In recent years, impact Investing has become mainstream and Private Equity (PE) firms are playing a key role. Despite being dismissed by some as “woke capitalism”, impact investing is a trend that is here to stay. Impact investments seek to create positive impact by investing in sustainable companies, this includes ethical companies with a social and environmental purpose. The goal is to support organizations with a measurable societal benefit. 

A shift is reverberating throughout the investment community as it is becoming increasingly clear that investors are being drawn to the enduring quality of impact investments.  PEs are changing systems and control processes to accommodate this shift. 

To illustrate, BlackRock, the world’s leading investment firm, with more than $7 trillion worth of assets under management, has announced that climate will play a central role in investment considerations. The increasing interest in impact investing is being driven by society wide awareness of climate change and other sustainability issues. Impact investing is well suited to confront the challenges we face, it can be scaled and adapted to all different types of investors across asset classes, sizes and geographies. The most sustainable Private Equity Firms possess unique skill sets that enable them to address some of the most serious issues humanity has ever faced.

PE firms have the ability to take tangible action that has a demonstrable effect on key sustainability issues. PEs also provide strategic guidance that includes the implementation of best practice. According to a PwC publication PE firms have an edge in the effort to drive sustainability.  In the face of the “imperative to repair, rethink and reconfigure” PE’s help to bring about rapid transformative change, in the words of PwC, “PE funds [have]…the capacity to drive change more aggressively and quickly than other investors.” PE firms are accelerators that help companies to gain scale and drive down costs.
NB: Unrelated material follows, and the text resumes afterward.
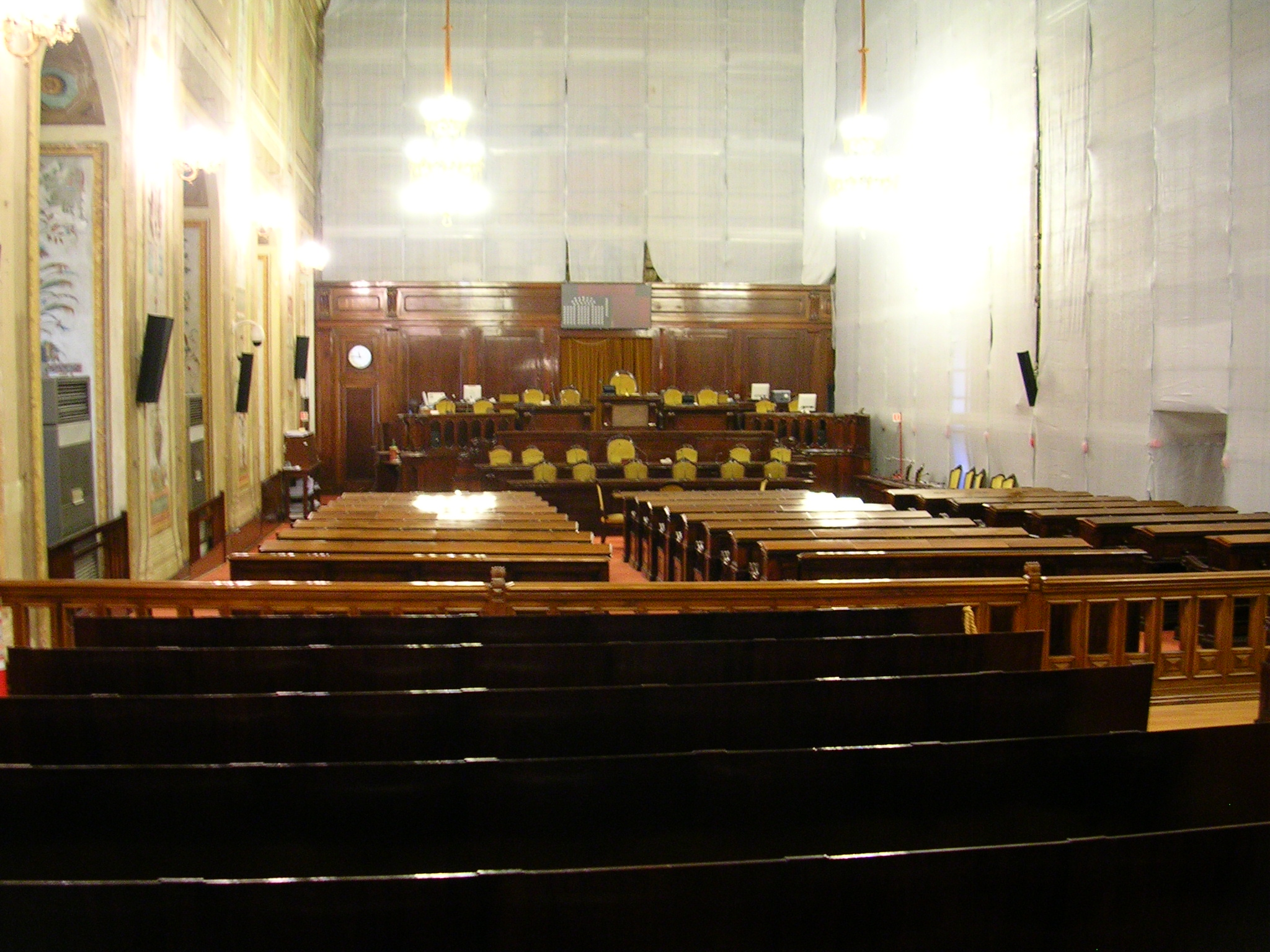 Sala d'Ercole in restauro. Aula delle sedute dell'Assemblea Regionale Siciliana, nel Palazzo dei Normanni a Palermo - Sicily - Italy.
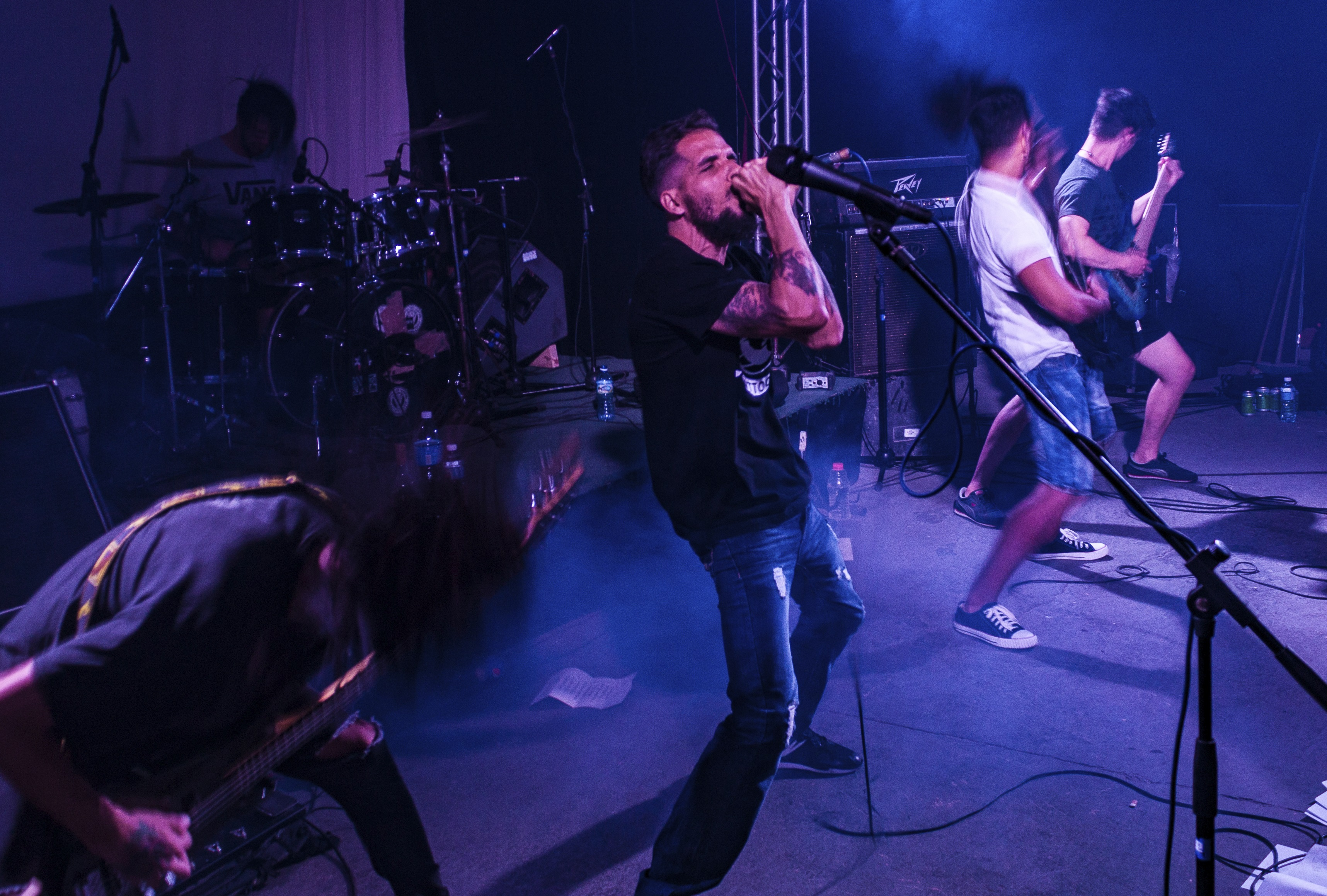 Presentación de Crampus en la sala Maxim Rock en La Habana.

PE firms have helped to grow the popularity of impact investing

The sheer volume of capital on the table is game changing.  According to a report published by Ceres, the Net Zero Asset Managers initiative has grown to 128 investors who collectively manage $43 trillion. PE is a fast-growing industry that has seen tremendous growth with even more forecast in the coming years. According to Prequin, the size of PE assets under management has multiplied 6 times since 2004, tripled in the last decade and Prequin predicts that PEs will grow by 30 percent between 2019 and 2025 when PEs are expected to reach $8.3 trillion.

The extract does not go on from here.